#### Task to complete
Look through the lines below and extract each one that contains "decisamente".

#### Data entries
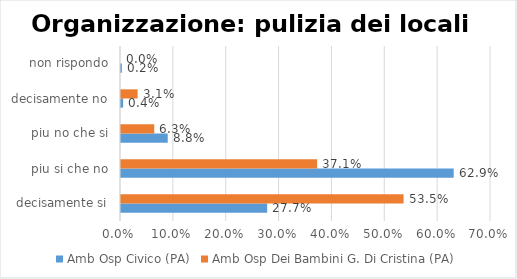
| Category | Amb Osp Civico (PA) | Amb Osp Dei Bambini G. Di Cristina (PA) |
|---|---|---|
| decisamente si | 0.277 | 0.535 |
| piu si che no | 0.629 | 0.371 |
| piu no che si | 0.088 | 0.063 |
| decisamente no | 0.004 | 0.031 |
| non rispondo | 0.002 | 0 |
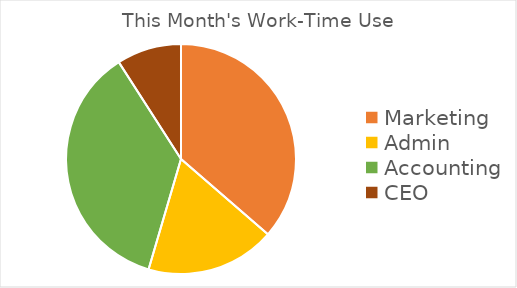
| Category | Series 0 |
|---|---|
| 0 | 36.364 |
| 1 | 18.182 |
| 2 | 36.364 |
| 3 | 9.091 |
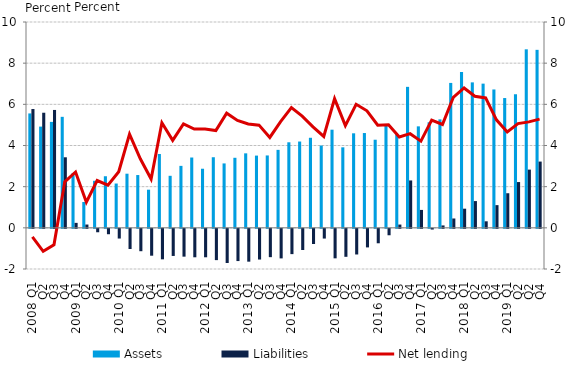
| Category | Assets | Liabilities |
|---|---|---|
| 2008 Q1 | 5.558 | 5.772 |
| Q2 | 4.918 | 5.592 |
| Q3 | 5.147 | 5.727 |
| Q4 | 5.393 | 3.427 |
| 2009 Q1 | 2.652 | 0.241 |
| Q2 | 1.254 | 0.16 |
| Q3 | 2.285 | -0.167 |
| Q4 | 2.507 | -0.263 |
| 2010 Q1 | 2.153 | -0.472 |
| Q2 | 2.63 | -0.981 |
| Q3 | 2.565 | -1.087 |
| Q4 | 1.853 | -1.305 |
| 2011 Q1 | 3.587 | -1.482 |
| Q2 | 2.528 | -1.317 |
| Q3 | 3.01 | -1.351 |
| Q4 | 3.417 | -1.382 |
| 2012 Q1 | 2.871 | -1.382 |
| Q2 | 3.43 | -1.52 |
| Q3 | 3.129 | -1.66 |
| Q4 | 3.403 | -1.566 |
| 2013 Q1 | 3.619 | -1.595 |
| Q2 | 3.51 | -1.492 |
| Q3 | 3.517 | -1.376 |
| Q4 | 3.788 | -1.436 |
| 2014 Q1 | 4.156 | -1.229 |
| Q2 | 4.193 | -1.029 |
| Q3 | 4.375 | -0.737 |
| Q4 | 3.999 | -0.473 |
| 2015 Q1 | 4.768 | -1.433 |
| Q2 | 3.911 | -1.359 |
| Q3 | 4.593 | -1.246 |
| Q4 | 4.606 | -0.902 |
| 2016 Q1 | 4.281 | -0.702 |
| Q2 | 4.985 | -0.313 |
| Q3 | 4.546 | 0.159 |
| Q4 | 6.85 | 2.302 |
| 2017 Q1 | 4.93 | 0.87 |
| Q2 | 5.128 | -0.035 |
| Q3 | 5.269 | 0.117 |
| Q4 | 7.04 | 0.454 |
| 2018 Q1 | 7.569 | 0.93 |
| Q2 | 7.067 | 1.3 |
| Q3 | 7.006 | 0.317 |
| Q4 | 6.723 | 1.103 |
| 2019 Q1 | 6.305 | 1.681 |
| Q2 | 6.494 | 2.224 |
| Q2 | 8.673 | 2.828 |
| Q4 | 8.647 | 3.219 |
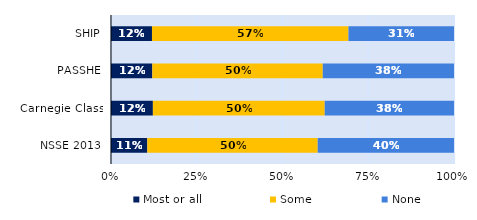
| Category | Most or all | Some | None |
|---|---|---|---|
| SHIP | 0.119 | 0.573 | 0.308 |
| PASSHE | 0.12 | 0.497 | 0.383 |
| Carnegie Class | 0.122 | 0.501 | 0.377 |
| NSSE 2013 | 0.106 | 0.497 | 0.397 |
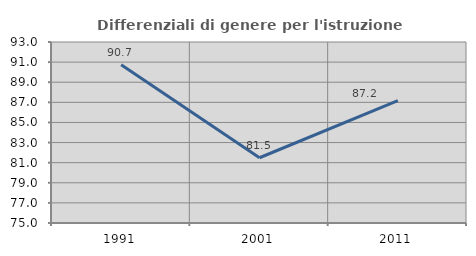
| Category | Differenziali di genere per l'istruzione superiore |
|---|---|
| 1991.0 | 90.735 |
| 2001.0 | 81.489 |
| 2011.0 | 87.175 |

#### Exercise answer
| decisamente si | 0.277 | 0.535 |
| decisamente no | 0.004 | 0.031 |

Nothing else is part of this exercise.